The returned character string can be concatenated with a library string and passed to the C++ runner.

opencltools::load_kernel_library()

opencltools::load_kernel_library(subdir, package = "nmathopencl", verbose = FALSE)

Reads all .cl files from inst/cl/<subdir>/, parses the @provides / @depends annotations in each file, performs a topological sort, and returns a single concatenated source string with files in dependency-correct order.

# Load the complete nmath library (all ~180 files)
nmath_src <- opencltools::load_kernel_library("nmath", package = "nmathopencl")

# Load a smaller subset pre-curated for glmbayes kernels
nmath_glm <- opencltools::load_kernel_library("ex_glmbayes_nmath",
                                              package = "nmathopencl")

# Load with diagnostic output to trace the sort order
nmath_src <- opencltools::load_kernel_library("nmath",
                                              package = "nmathopencl",
                                              verbose = TRUE)

The annotation format

For opencltools::load_kernel_library() to sort correctly, every .cl file in the subdirectory must begin with an annotation block:

// @provides: symbol1, symbol2
// @depends:  fileA, fileB
// @includes: library_name
Tag Required? Meaning
@provides Yes Comma-separated list of function (or symbol) names defined in this file
@depends Yes (may be empty) Comma-separated list of .cl filenames (without extension) that must appear earlier in the output
@includes Optional Library grouping label; used for diagnostics only

Rules for @depends:

Example for dgamma.cl:

// @provides: dgamma
// @depends:  nmath, dpois, lgamma
// @includes: nmath

This tells the resolver: emit nmath.cl, dpois.cl, and lgamma.cl before dgamma.cl. The resolver handles those files’ own dependencies recursively.

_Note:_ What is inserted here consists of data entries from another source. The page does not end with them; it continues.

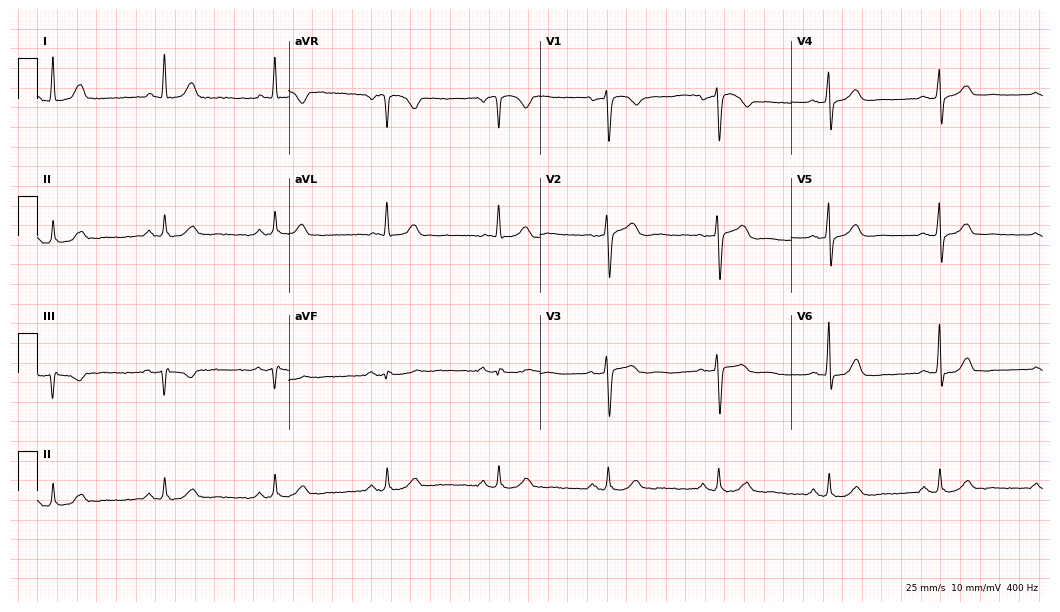
Resting 12-lead electrocardiogram. Patient: a female, 81 years old. Read as a normal ECG.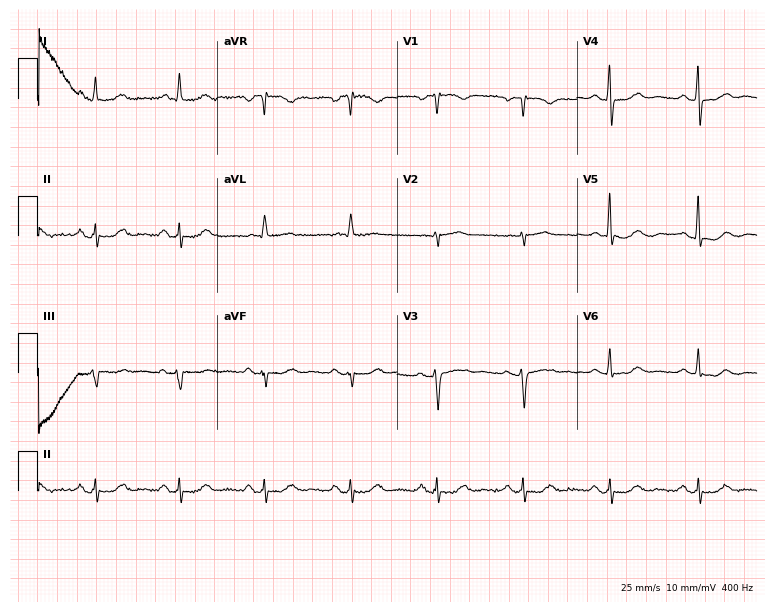
12-lead ECG from a 66-year-old female patient. Screened for six findings — first-degree AV block, right bundle branch block, left bundle branch block, sinus bradycardia, atrial fibrillation, sinus tachycardia — none is recorded. Other findings, if any, are not listed.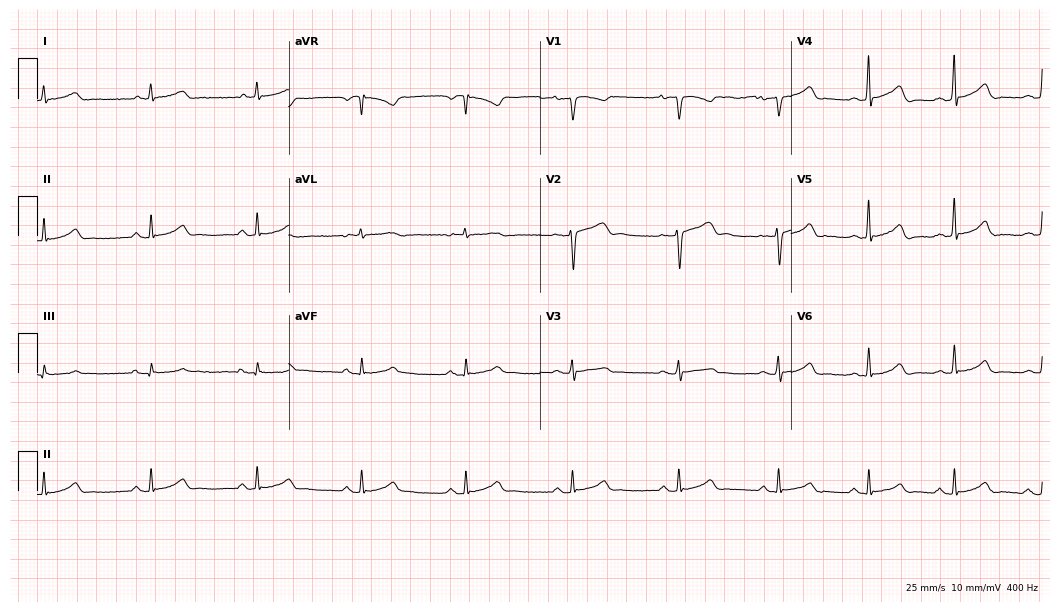
ECG — a 29-year-old female. Labelled as a normal ECG.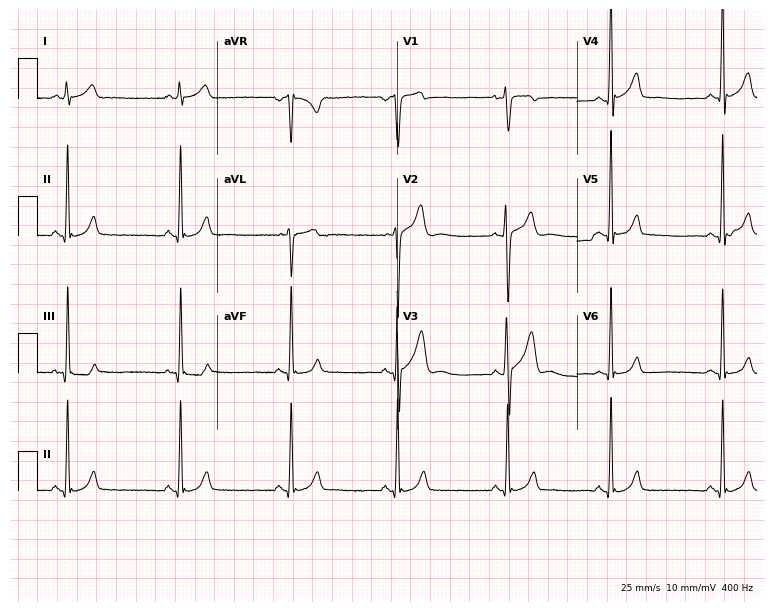
ECG (7.3-second recording at 400 Hz) — a man, 21 years old. Screened for six findings — first-degree AV block, right bundle branch block (RBBB), left bundle branch block (LBBB), sinus bradycardia, atrial fibrillation (AF), sinus tachycardia — none is recorded.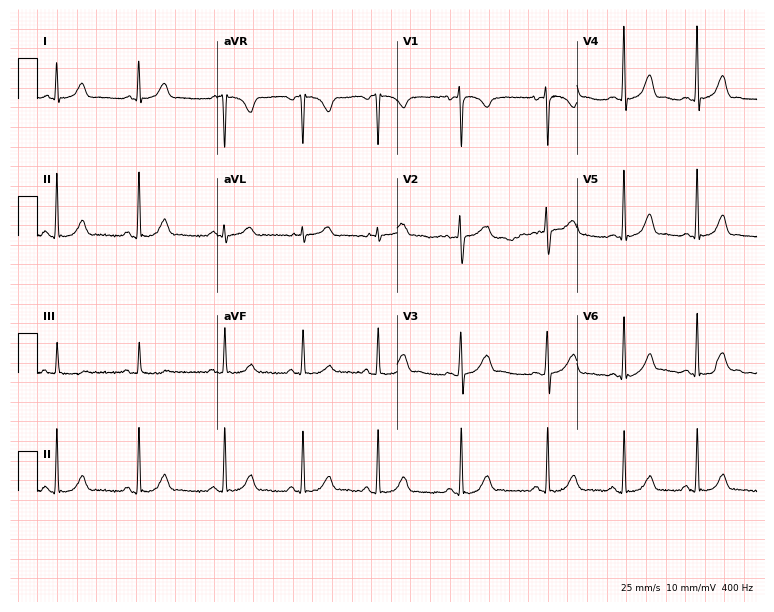
ECG — a female, 20 years old. Screened for six findings — first-degree AV block, right bundle branch block, left bundle branch block, sinus bradycardia, atrial fibrillation, sinus tachycardia — none is recorded.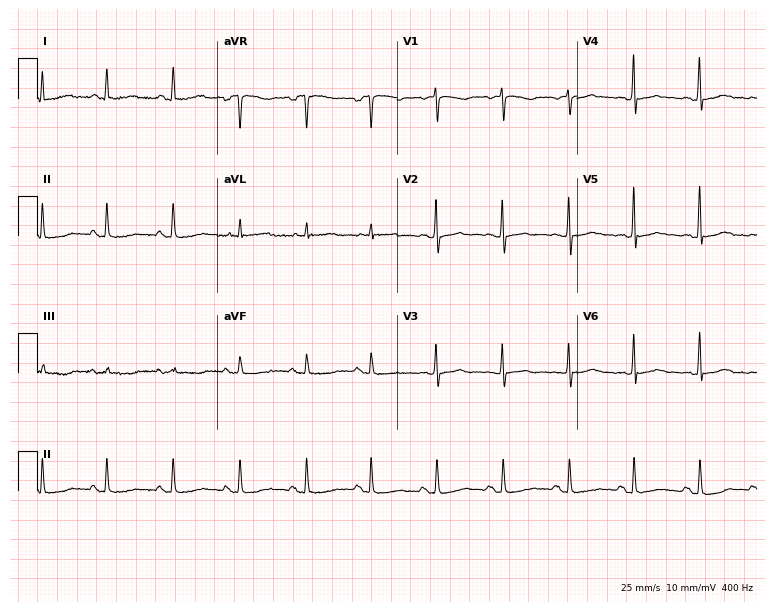
ECG (7.3-second recording at 400 Hz) — a female patient, 67 years old. Screened for six findings — first-degree AV block, right bundle branch block, left bundle branch block, sinus bradycardia, atrial fibrillation, sinus tachycardia — none is recorded.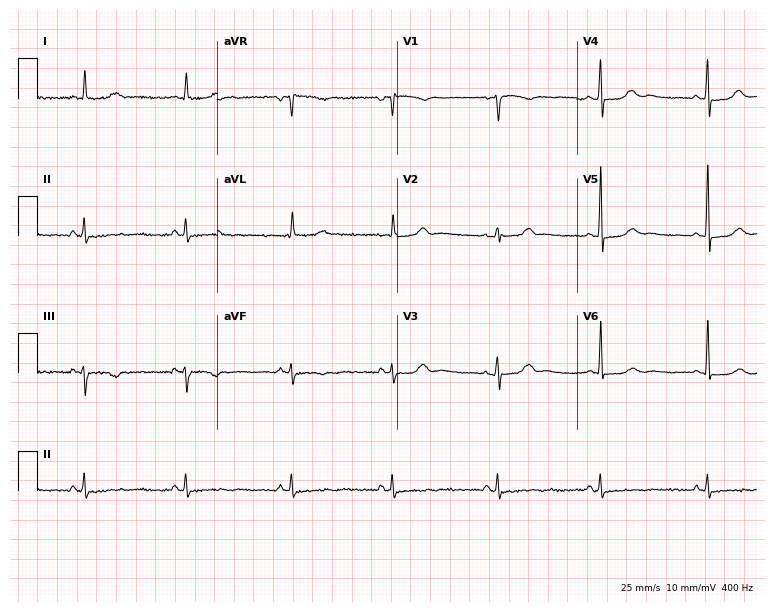
12-lead ECG from a female patient, 44 years old. Screened for six findings — first-degree AV block, right bundle branch block, left bundle branch block, sinus bradycardia, atrial fibrillation, sinus tachycardia — none is recorded. Other findings, if any, are not listed.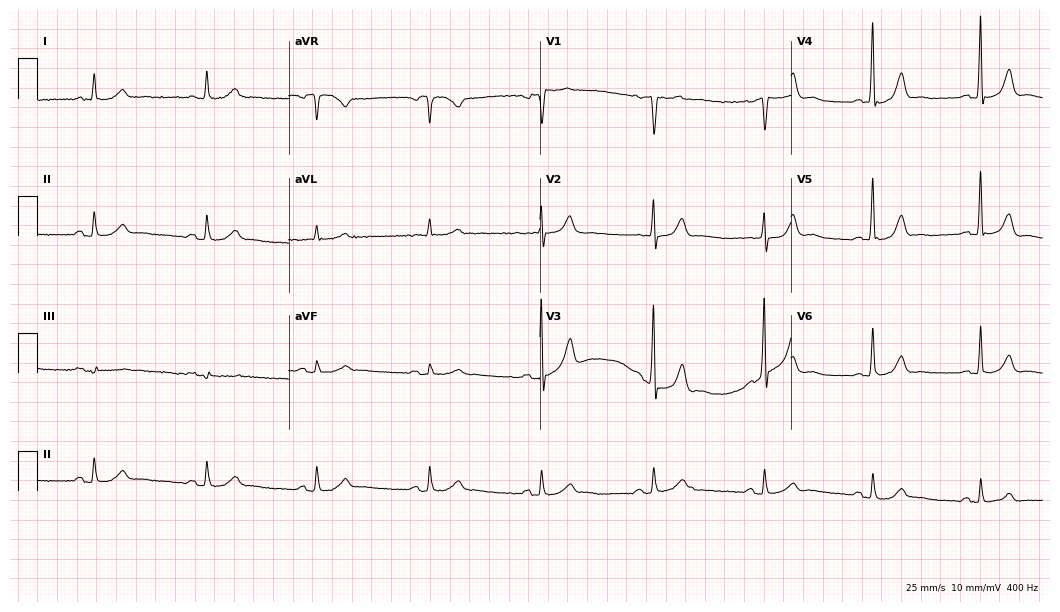
Electrocardiogram, a 62-year-old male patient. Overall reading on record: normal ECG.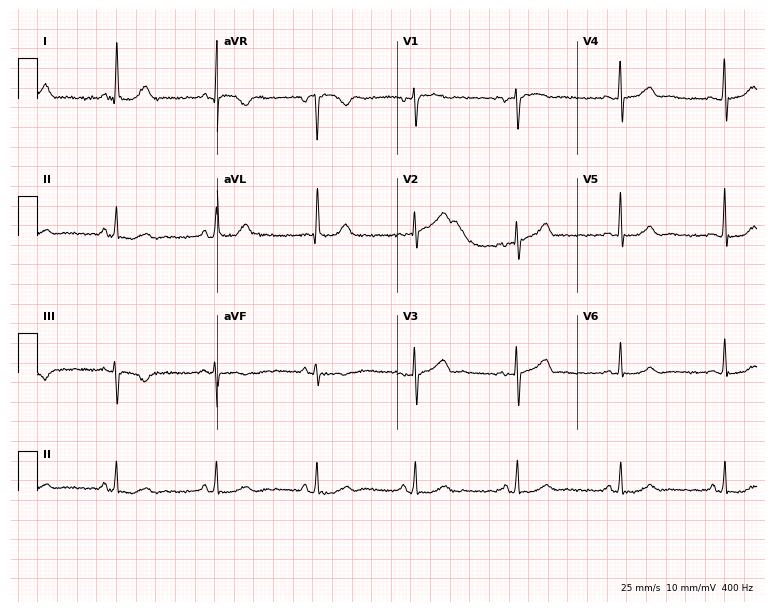
Resting 12-lead electrocardiogram. Patient: a 61-year-old female. Read as a normal ECG.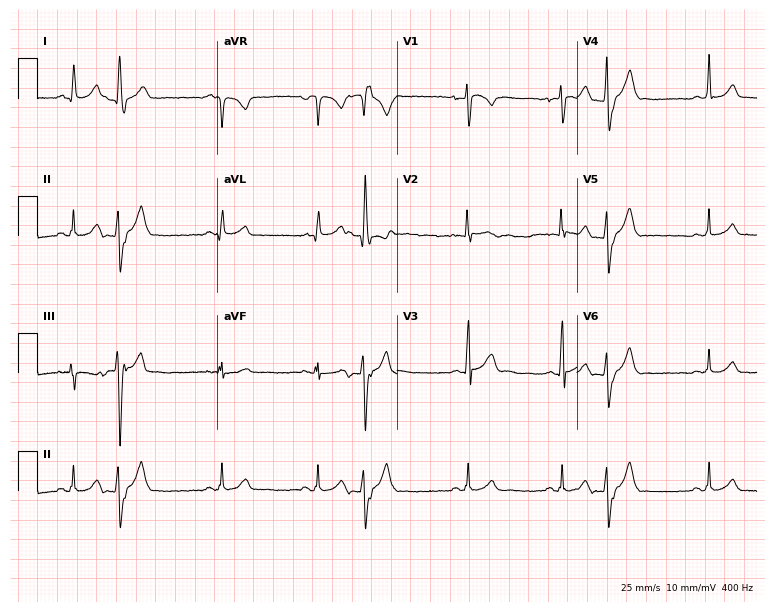
12-lead ECG from a woman, 23 years old. Screened for six findings — first-degree AV block, right bundle branch block, left bundle branch block, sinus bradycardia, atrial fibrillation, sinus tachycardia — none is recorded. Only these six findings were labelled.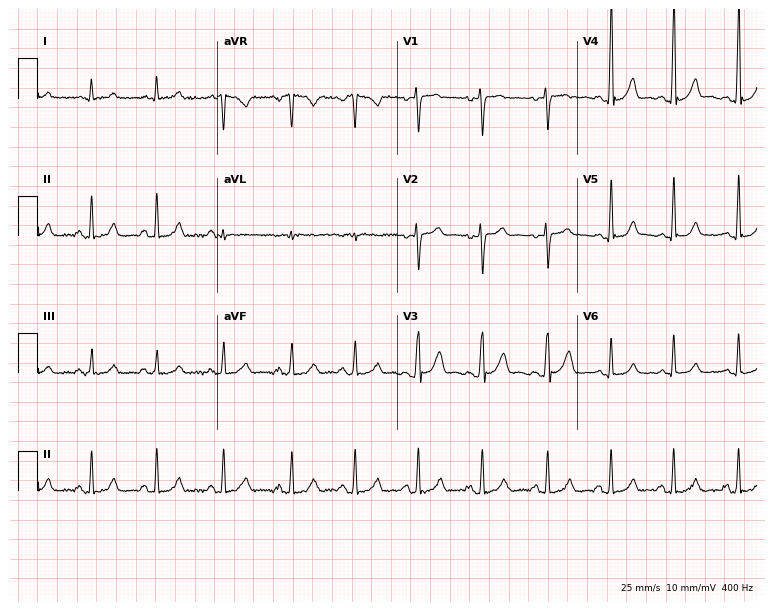
ECG — a woman, 30 years old. Labelled as a normal ECG.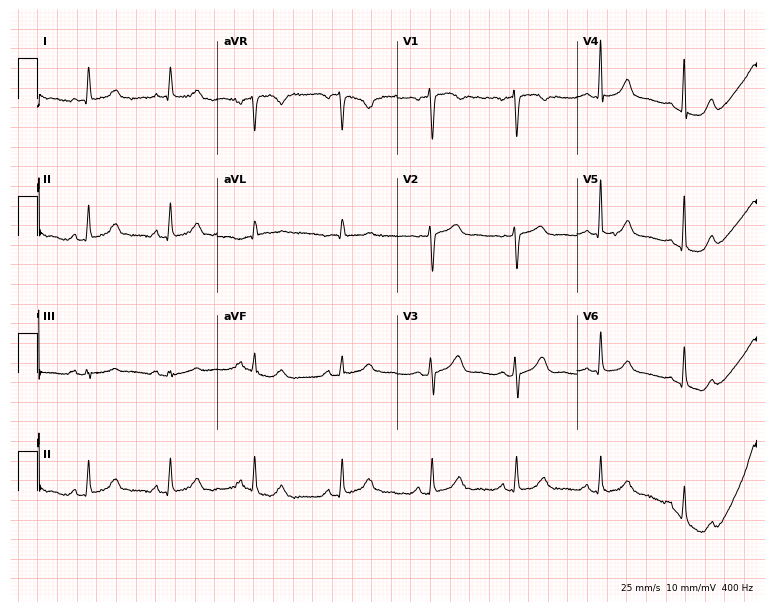
Resting 12-lead electrocardiogram (7.3-second recording at 400 Hz). Patient: a 57-year-old woman. None of these six findings is recorded: first-degree AV block, right bundle branch block, left bundle branch block, sinus bradycardia, atrial fibrillation, sinus tachycardia.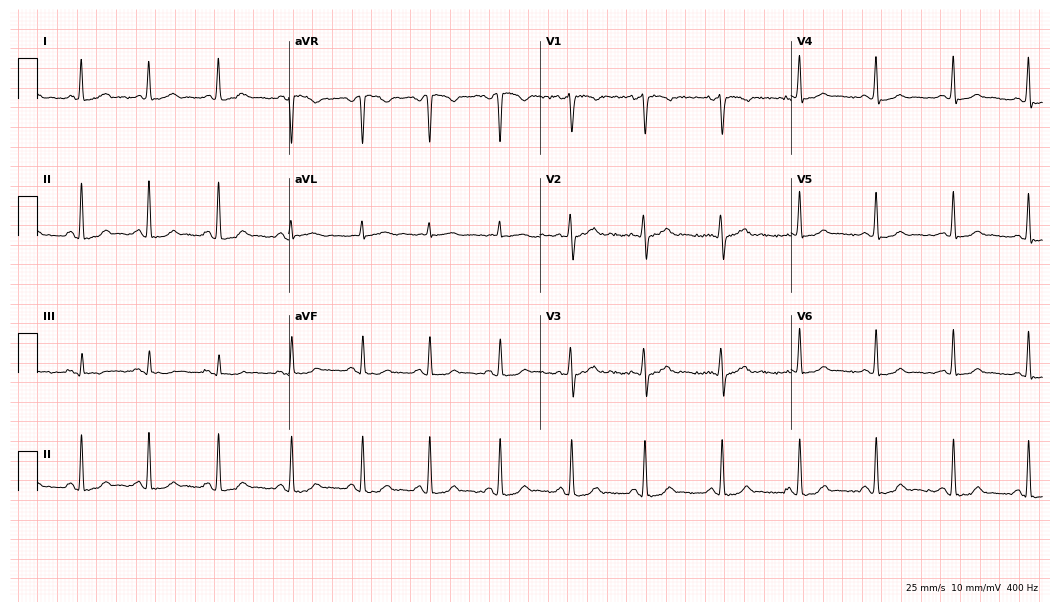
Standard 12-lead ECG recorded from a woman, 33 years old. Read as a normal ECG.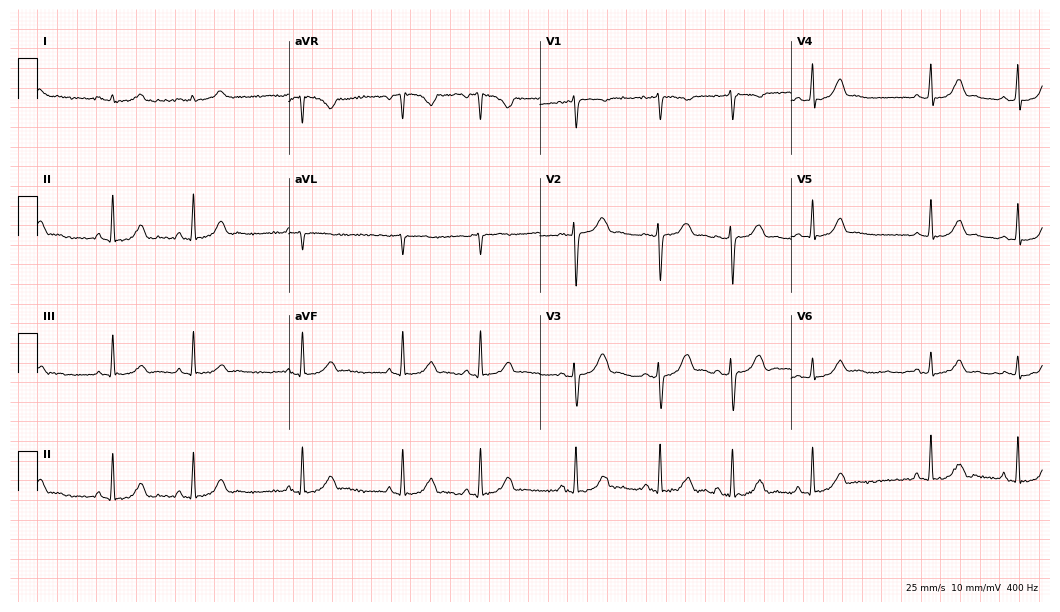
12-lead ECG from a 27-year-old female (10.2-second recording at 400 Hz). Recorded interpretation: within normal limits.

The topological sort algorithm

opencltools::load_kernel_library() uses a straightforward iterative topological sort:

  1. Parse all .cl files and extract their @provides and @depends tags.
  2. Build a set of “unsorted” files. Initialize the “sorted” set to empty.
  3. In each pass, find every unsorted file whose @depends entries are all already in the sorted set. Emit those files and add them to the sorted set.
  4. Repeat until all files are sorted or no progress is made.
  5. If no progress is made but unsorted files remain, throw: "Dependency sort failed: unresolved dependencies remain."

Files with an empty @depends list are emitted first (pass 1). These are always the library header files.

Verbose output

When verbose = TRUE, the function prints each pass of the sort:

Pass 1: emitting nmath.cl, Rmath.cl, dpq.cl
Pass 2: emitting chebyshev.cl, cospi.cl, fmax2.cl, gammalims.cl
Pass 3: emitting lgammacor.cl
Pass 4: emitting lgamma.cl, gamma.cl
...

This is invaluable for debugging missing or circular @depends tags.

Cycle detection and breaking

If file A lists file B in its @depends and file B lists file A, the resolver will detect this on the first pass where neither can be promoted, and throw an error. If verbose = TRUE, it prints the stuck files before throwing.

The standard fix is to split one of the mutually dependent files into two:

Chapter 04 describes the three specific cycles in the nmath library and how they are resolved.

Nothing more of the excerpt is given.